BEGIN PROVIDED RECORDS

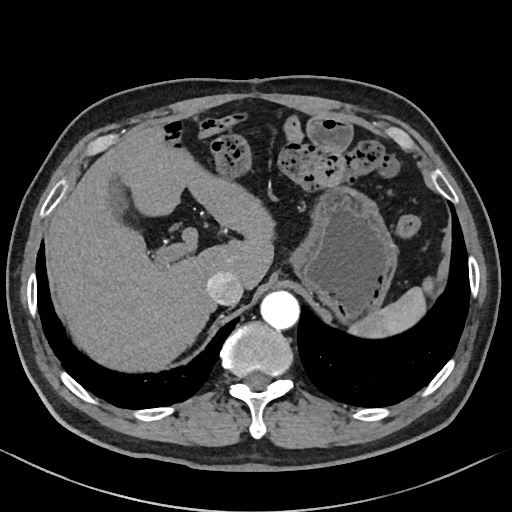

CT abdomen — axial view
{"organs":{"liver":[45,126,275,371],"spleen":[349,277,433,338],"stomach":[289,186,397,322],"inferior vena cava":[206,270,243,305],"aorta":[260,291,299,329],"gall bladder":[109,177,129,222]}}
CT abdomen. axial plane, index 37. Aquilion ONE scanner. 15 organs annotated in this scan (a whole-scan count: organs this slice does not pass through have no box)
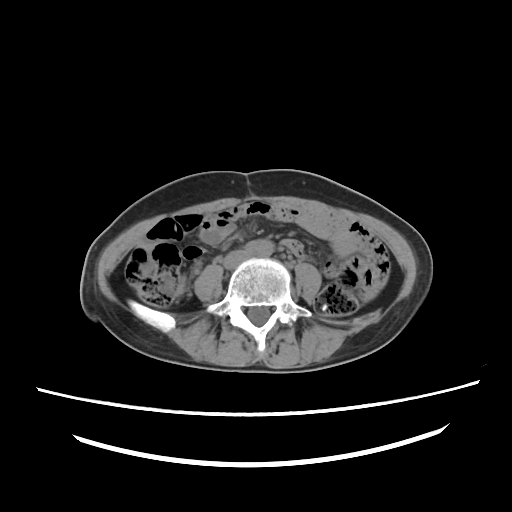
Each box given as x1,y1,x2,y2. Labeled organs on this slice: inferior vena cava at x1=223, y1=250, x2=249, y2=268.
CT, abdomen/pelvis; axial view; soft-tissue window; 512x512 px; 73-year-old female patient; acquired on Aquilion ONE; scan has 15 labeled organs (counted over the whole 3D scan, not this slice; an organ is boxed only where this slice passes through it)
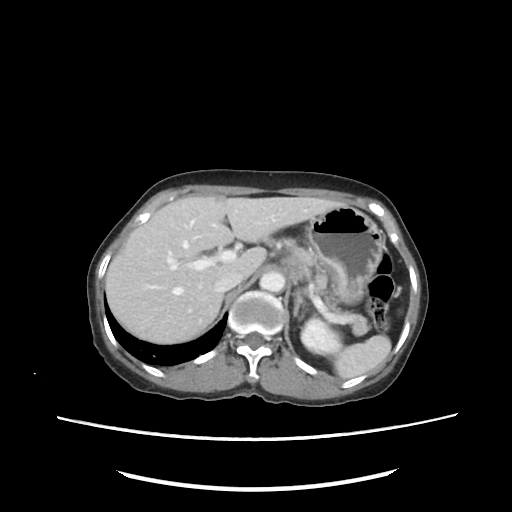
Boxes: x1 y1 x2 y2 (pixel coords, space-separated).
spleen: 331 334 392 379
left kidney: 301 319 346 356
liver: 105 196 346 343
stomach: 279 206 384 304
aorta: 260 273 284 293
inferior vena cava: 214 273 240 293
pancreas: 293 246 369 337
left adrenal gland: 293 288 307 318
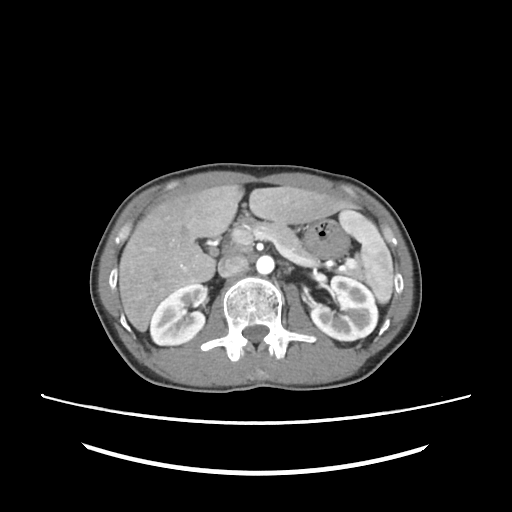 Abdominal CT — axial view — W/L 400/40 HU — 46-year-old male patient
Boxes: x1 y1 x2 y2 (pixel coords, space-separated).
spleen: 339 208 393 304
right kidney: 150 283 206 345
left kidney: 311 276 377 340
liver: 119 184 347 331
stomach: 304 218 349 257
aorta: 256 255 274 274
inferior vena cava: 218 254 248 277
pancreas: 248 221 315 259
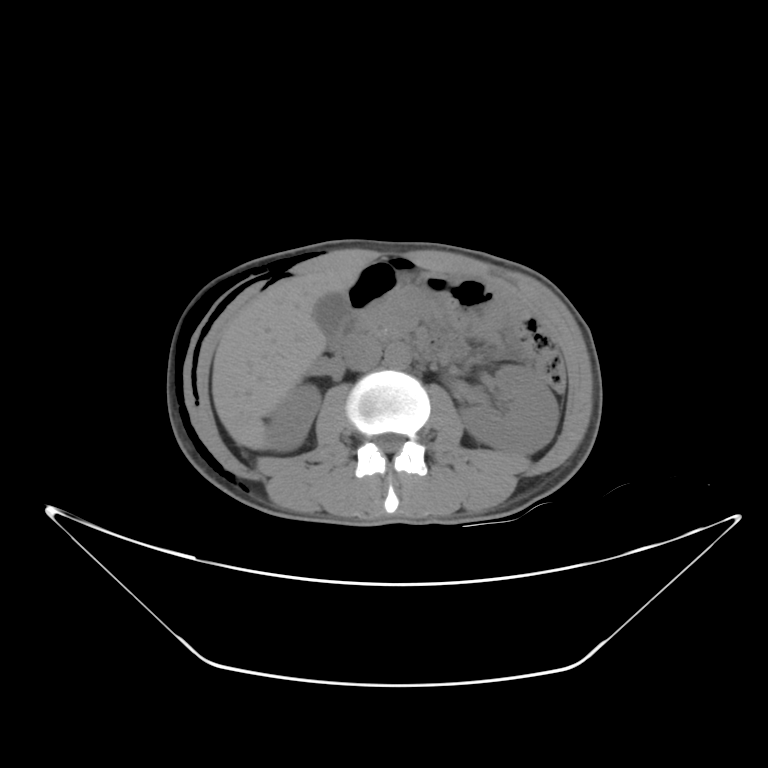

CT, abdomen/pelvis · axial view · 768x768 px
Each box given as x1,y1,x2,y2.
inferior vena cava: x1=341, y1=337, x2=379, y2=368
gall bladder: x1=315, y1=295, x2=349, y2=337
aorta: x1=383, y1=345, x2=410, y2=368
duodenum: x1=343, y1=309, x2=465, y2=361
spleen: x1=460, y1=368, x2=541, y2=455
liver: x1=212, y1=262, x2=364, y2=447
right kidney: x1=267, y1=386, x2=318, y2=450
pancreas: x1=370, y1=288, x2=444, y2=342
left kidney: x1=460, y1=365, x2=557, y2=453
stomach: x1=348, y1=259, x2=502, y2=329
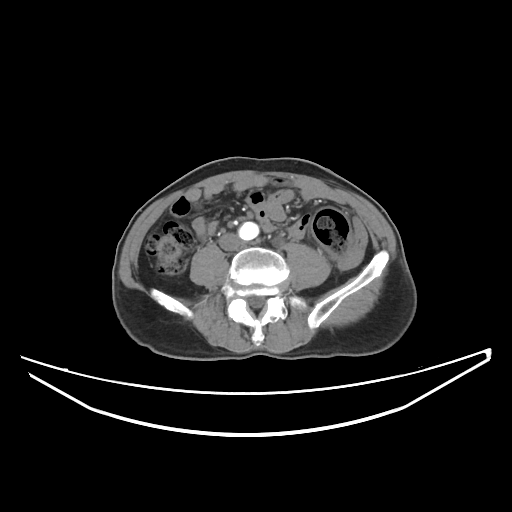
Computed tomography, abdomen. Axial slice 40/120. soft-tissue window. 512x512 px
Organ boxes in pixel coordinates; each row gives the top-left (x1, y1) and bottom-right (x2, y2) corners.
| organ | x1 | y1 | x2 | y2 |
|---|---|---|---|---|
| aorta | 238 | 222 | 258 | 240 |
| inferior vena cava | 219 | 233 | 241 | 250 |
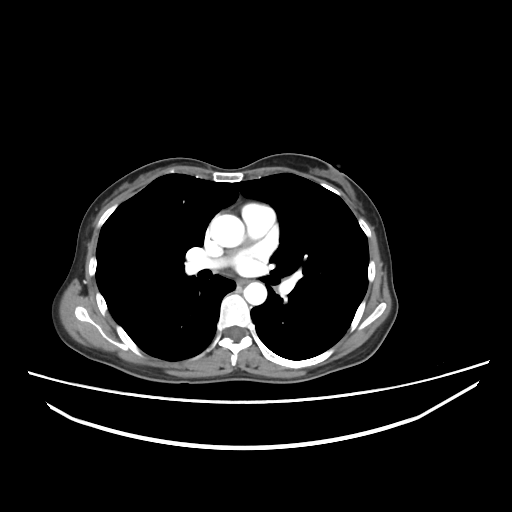 Chest-level CT slice, above the liver and spleen; Axial slice 88/114; acquired on Aquilion ONE; 15 organs annotated in this scan (counted over the whole 3D scan, not this slice; an organ is boxed only where this slice passes through it)
At this level of the chest this dataset labels only the esophagus and the aorta, and each is boxed only where it is labeled; the heart and lungs are never labeled. Box edges are left/top/right/bottom in pixels. The annotated organs in this slice are: esophagus at left=238, top=280, right=246, bottom=285, aorta at left=210, top=214, right=244, bottom=247, aorta at left=243, top=282, right=266, bottom=304.

END PROVIDED RECORDS

:: WHAT TO DO ::
In the data above, the stretch from the line with "left kidney: 301 319 346 356" through the line with "stomach: x1=348, y1=259, x2=502, y2=329" is to be returned exactly, minus any pictures.

:: SOLVED EXERCISE ::
left kidney: 301 319 346 356
liver: 105 196 346 343
stomach: 279 206 384 304
aorta: 260 273 284 293
inferior vena cava: 214 273 240 293
pancreas: 293 246 369 337
left adrenal gland: 293 288 307 318
 Abdominal CT — axial view — W/L 400/40 HU — 46-year-old male patient
Boxes: x1 y1 x2 y2 (pixel coords, space-separated).
spleen: 339 208 393 304
right kidney: 150 283 206 345
left kidney: 311 276 377 340
liver: 119 184 347 331
stomach: 304 218 349 257
aorta: 256 255 274 274
inferior vena cava: 218 254 248 277
pancreas: 248 221 315 259

CT, abdomen/pelvis · axial view · 768x768 px
Each box given as x1,y1,x2,y2.
inferior vena cava: x1=341, y1=337, x2=379, y2=368
gall bladder: x1=315, y1=295, x2=349, y2=337
aorta: x1=383, y1=345, x2=410, y2=368
duodenum: x1=343, y1=309, x2=465, y2=361
spleen: x1=460, y1=368, x2=541, y2=455
liver: x1=212, y1=262, x2=364, y2=447
right kidney: x1=267, y1=386, x2=318, y2=450
pancreas: x1=370, y1=288, x2=444, y2=342
left kidney: x1=460, y1=365, x2=557, y2=453
stomach: x1=348, y1=259, x2=502, y2=329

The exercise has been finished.